Les emplois imaginaires et le désert
Les emplois imaginaires et le désert

Les emplois imaginaires et le désert

Le frigo vide, des milliers d’étudiants ou de jeunes autoentrepreneurs font la queue pour obtenir une boîte de conserves, quelques légumes fatigués et des pâtes premier prix. Un tiers des sans-abris sont d’anciens enfants protégés par l’Aide Sociale livrés à la morsure de la rue faute de soutien public. La jeunesse de quartiers populaires ou de villages se retrouve confiné sans perspective d’emplois ni de départ du domicile familial. On pourrait multiplier les exemples d’une précarité galopante. La cause est-elle nouvelle ? Non. Depuis vingt ans, des associations crient dans le désert sur le sort de la jeunesse. La crise du Covid a massifié le problème. Le trou percé dans le filet de la protection sociale est devenu un gouffre qui engloutit et dévore les jeunesses populaires.

Les gouvernements se succèdent et refusent d’étendre un revenu minimum aux jeunes de 18 à 25 ans, un plancher pour se tenir debout et manger à sa faim. Depuis quelques mois, le Gouvernement de Jean Castex cache la misère avec une opération de communication. Il faut aller visiter les yeux écarquillés par le vide du site Internet « un jeune une solution » affichant des offres de Pôle Emploi ou la description bureaucratique des dispositifs existants.

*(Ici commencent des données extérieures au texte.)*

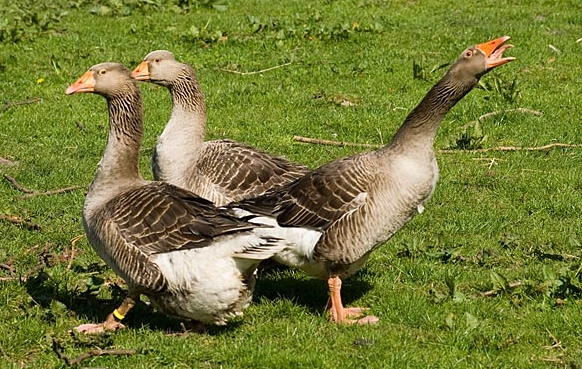 Två danska lantgåsdamer med argen gåskarlen
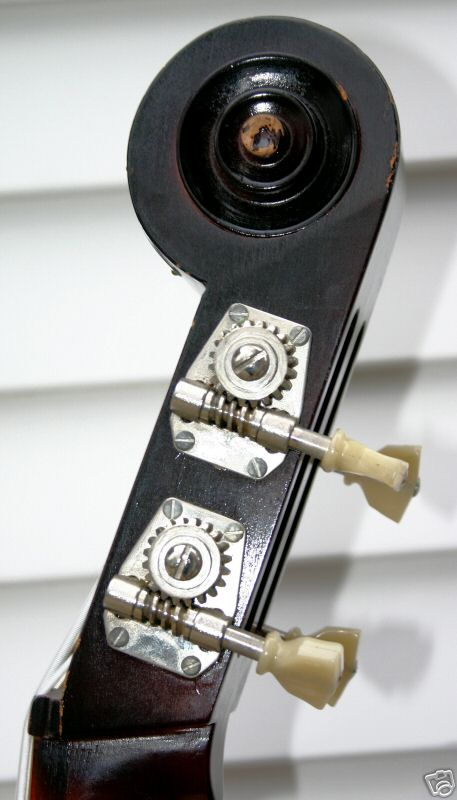 sistema de clavijas de afinacion de Zorko
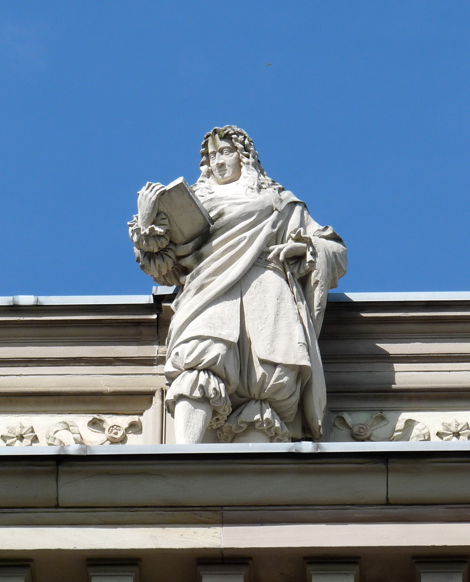 Statue de Samuel von Pufendorf sur la corniche du Palais Universitaire de Strasbourg
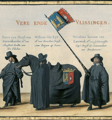 Nicolaas Jurriaan van Lawick, heer van Geldermalsen, kapitein, drost en commandant te Bredevoort, draagt de banderolle van Veere en Vlissingen in de begrafenisstoet van prins Frederik Hendrik van Oranje
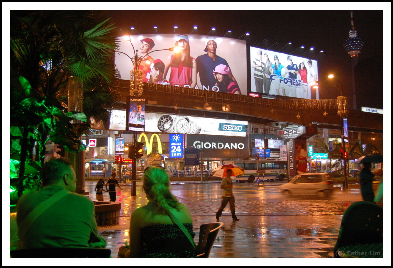 Bukit Bintang at night.
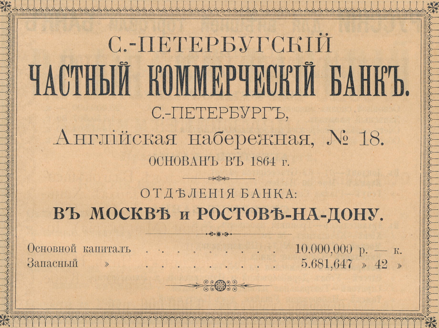 Реклама Санкт-Петербургского частного коммерческого банка, справочник "Весь Петербург", 1899 год.
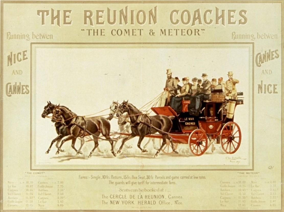 Illustration de Charles Detaille pour une affiche publicitaire intitulée The Reunion coaches "The Comet & Meteor"
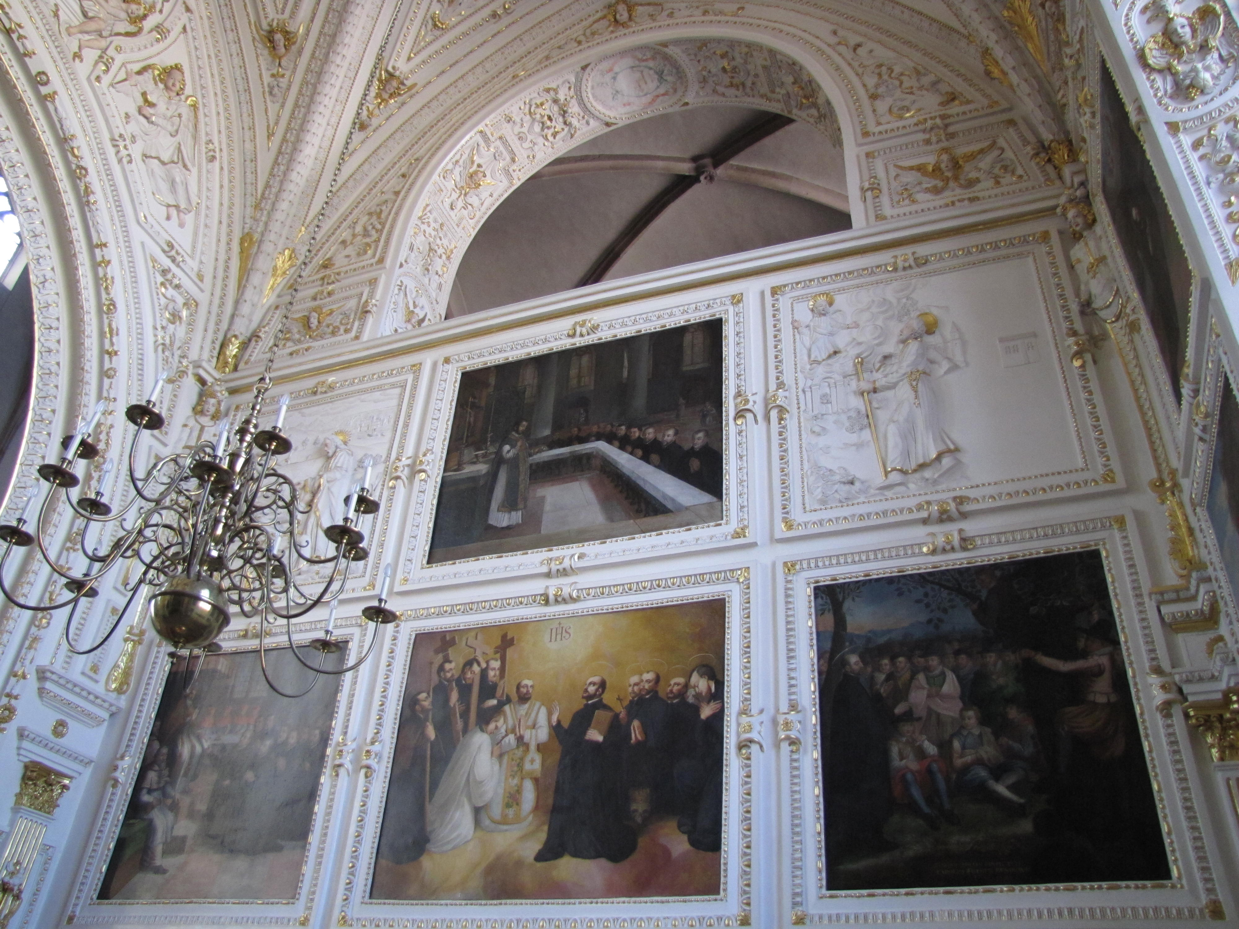 Alsace, Bas-Rhin, Église Saint-Georges de Molsheim, ancienne église des Jésuites (1618) (PA00084798, IA67006097).Transept nord. Décor stuqué (Jean KUHN et Michael CASTELO, XVIIe): Peintures murales "Vie de St-Ignace de Loyola" (Zebedäus MÜLLER, Carolus FISCHER, XVIIe-XVIIIe-XIXe)

Les hommes du président se taisent ou couvrent cette injustice. Dans une tribune récente, Martin Hirsch reconnaît la nécessité d’un revenu mais refuse l’extension du RSA. Il propose « une garantie jeunes universelle » dont rien ne garantie l’universalité. Trois raisons sont avancées : « plus on a de diplômes, plus on a de chances de pouvoir assurer son emploi » ; « le statut [des jeunes] change vite » ; « [les jeunes sont] plus mobile géographiquement et professionnellement ».

La première affirmation est vraie. Mais quel est le lien entre la forme d’un revenu minimum et des inégalités générées par le système éducatif, l’origine sociale ou les dysfonctionnement du marché du travail ? Aucun.

Poursuivons : en quoi le RSA serait-il moins adapté aux changements de statuts de ses allocataires que la Garantie Jeunes ? Quelle vue de l’esprit pousse à croire que les concernés seraient plus mobiles alors qu’ils cumulent les précarités ? Un jeune sans revenu ne déménage pas de l’autre côté de la France pour un contrat à durée déterminée de trois mois ou une mission d’intérim. Des jeunes au chômage ne trouvent pas de bailleur prêt à vous louer une chambre sans de solides garants. Dans quel monde vit Monsieur Hirsch ? Comment peut-il affirmer sans vergogne quand les universités sont à l’arrêt et que la jeunesse souffre confinée chez elle à 18 heures que l’on pourrait créer des « prêts contingents » pour « faire une grande école » ?

Ces arguments masquent mal une défense de la rhétorique néolibérale qui a présidé à la création du RSA : il faut à tout prix « activer les jeunes », conserver des incitations à rejoindre le marché du travail, promettre l’accès à des emplois imaginaires et des formations inexistantes, proposer un mirage aux jeunes qui traversent le désert.

Certaines positions sociales aveuglent. Par trois fois, Monsieur Hirsch indique que ses propositions se font « dans l’intérêt du jeune ». Cette expertise omnisciente sur un « jeune théorique » est une chimère. Écoutons les jeunes eux-mêmes quand ils s’expriment, débattent et définissent leur intérêt comme lors des « Parlements libres de jeunes » organisés par des associations d’éducation populaire. Les histoires de vie diffèrent grandement de la mobilité fantasmée par Martin Hirsch. Des jeunes mis à la porte par leurs parents. Des jeunes ayant besoin de soin face à la maladie mentale. Des jeunes sans ressources incapable de poursuivre leurs études. Des jeunes discriminés pour leur couleur de peau, leur accent, leur quartier d’habitat délaissés de tous. Ces jeunes ont besoin d’être protégés immédiatement pour que leur flamme intérieure ne s’éteigne pas dans le gouffre qui les aspire.

La transformation du RSA en un véritable Revenu Garanti sans contreparties et d’un accompagnement de qualité sera nécessaire. Mais en attendant que prime l’urgence ! Étendre la « garantie jeunes », un dispositif ciblé porté par les missions locales prendrait des mois de négociation, d’embauches, d’obstacles administratifs et informatiques. La logistique compte quand la maison brûle ! On en a déjà payé le prix. Une solution simple dans son principe et dans sa mise en œuvre existe : ouvrir le RSA dès 18 ans pour tous les jeunes n’habitant plus chez leurs parents. Au Gouvernement de proposer son adoption pour que la solidarité de la nation amortisse les souffrances des jeunesses populaires.